Legislature house in British India

The Council of State was the upper house of the legislature for British India (the Imperial Legislative Council) created by the Government of India Act 1919 from the old Imperial Legislative Council, implementing the Montagu–Chelmsford Reforms. The Central Legislative Assembly was the lower house.

As a result of Indian independence, the Council of State was dissolved on 14 August 1947 and its place taken by the Constituent Assembly of India and the Constituent Assembly of Pakistan.

The Council of State used to meet at the Metcalfe House.

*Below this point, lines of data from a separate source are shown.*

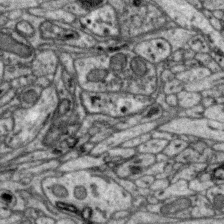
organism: Zebra finch
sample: Brain
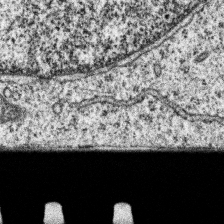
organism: Human
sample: HeLa cells
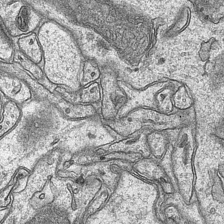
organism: Mouse
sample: CA1 Hippocampus
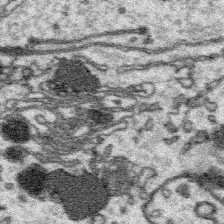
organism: Platynereis dumerilii
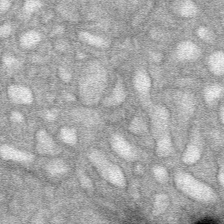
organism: Mouse
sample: Mouse Salivary gland
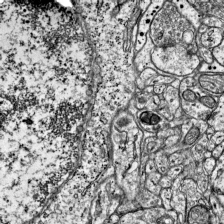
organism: Mouse
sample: Visual Cortex
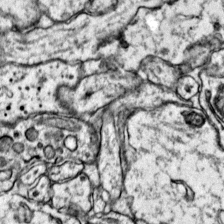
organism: Mouse
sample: Primary visual cortex
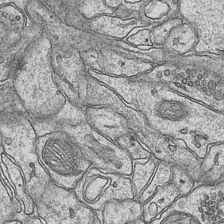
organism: Mouse
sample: CA1 Hippocampus
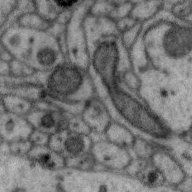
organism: Zebra finch
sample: Brain
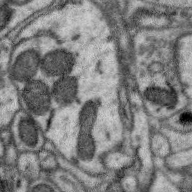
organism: Zebra finch
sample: Brain
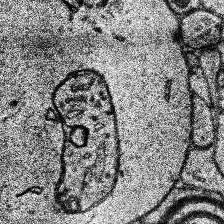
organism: Human
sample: Temporal Lobe
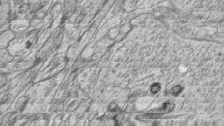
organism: Zebrafish
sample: synaptic ribbons in rod cells and cone cells
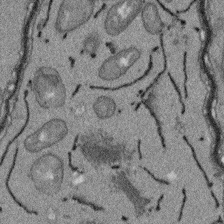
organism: Arabidopsis thaliana
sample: Root tip
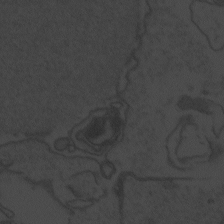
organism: Zebrafish
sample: Macrophage infected with Toxoplasma gondii
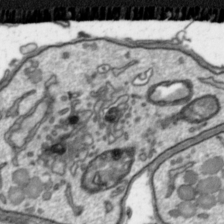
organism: Toxoplasma gondii
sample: Parasites in a vacuole inside a host cell
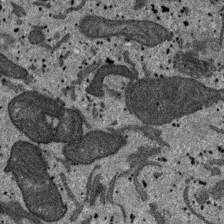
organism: Human
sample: Lung epithelial cells, uninfected (mock) control
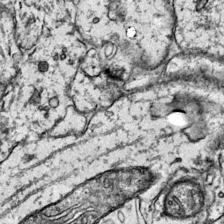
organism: Mouse
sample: Primary visual cortex
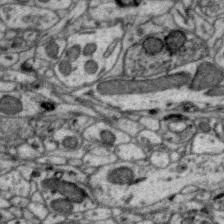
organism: Zebra finch
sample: Brain
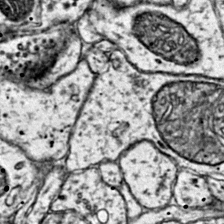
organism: Mouse
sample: Primary visual cortex
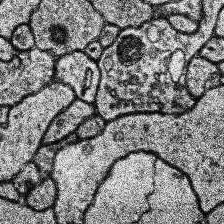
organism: Human
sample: Temporal Lobe
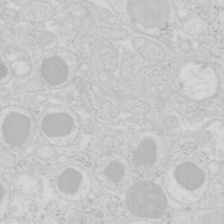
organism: Mouse
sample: Pancreas
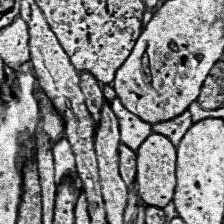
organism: Human
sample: Temporal Lobe
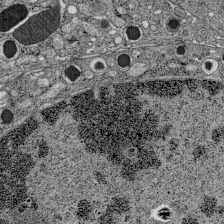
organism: C57BL Mouse
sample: Pancreatic islet
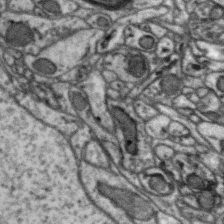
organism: Zebra finch
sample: Brain
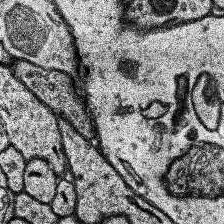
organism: Human
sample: Temporal Lobe
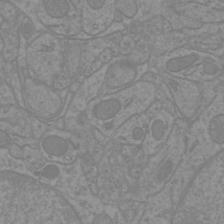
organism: Mouse
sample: Cortical neurons
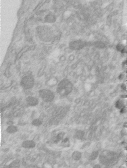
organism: Human
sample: Centriole in RPE cells
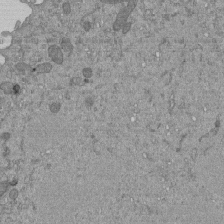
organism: Mouse
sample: ED-1 cell nuclei; centrioles
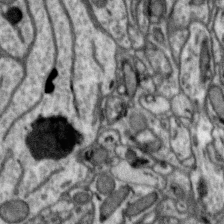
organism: Zebra finch
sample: Brain
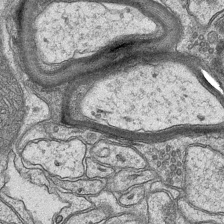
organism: Mouse
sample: CA1 Hippocampus

The Viceroy or Governor-General was its ex officio President.

==Composition==

===1919 to 1937===
The Council of States was created by the Government of India Act 1919. As per this Act, the Council was to have 60 members. The composition was as follows:
- Members nominated by the Governor-General (26)
  - Officials (20)
  - Non-officials (6), one of whom was nominated as the result of an election held in Berar.
- Elected members (34) from the provinces of British India:
  - General (20): Madras (4), Bombay (3), Bengal (3), United Provinces (3), Punjab (1), Bihar & Orissa (3), Central Provinces (1), Burma (1), Assam (1)
  - Muslim (10): Madras (1), Bombay (2), Bengal (2), United Provinces (2), Punjab (2), Bihar & Orissa (1)
  - Chamber of Commerce (3): Bombay, Bengal, Burma
  - Sikh (1)

The province-wise composition was as follows:
- Madras (5): General (4), Muslim (1)
- Bombay (6): General (3), Muslim (2) (Bombay, Sind), Bombay Chamber of Commerce (1)
- Bengal (6): General (3) (East Bengal, West Bengal (2)), Muslim (2) (East Bengal, West Bengal), Bengal Chamber of Commerce (1)
- United Provinces (5): General (3) (Central, Northern, Southern), Muslim (2) (West, East)
- Punjab (4): General (1), Muslim (2) (East, West), Sikh (1)
- Bihar & Orissa (4): General (3), Muslim (1)
- Central Provinces (1): General
- Burma (2): General (1), Burma Chamber of Commerce (1)
- Assam (1): General in rotation with Muslim

The Muslim seats of Punjab together with one General seat of Bihar and Orissa alternated to elect 2 seats for every Council of State.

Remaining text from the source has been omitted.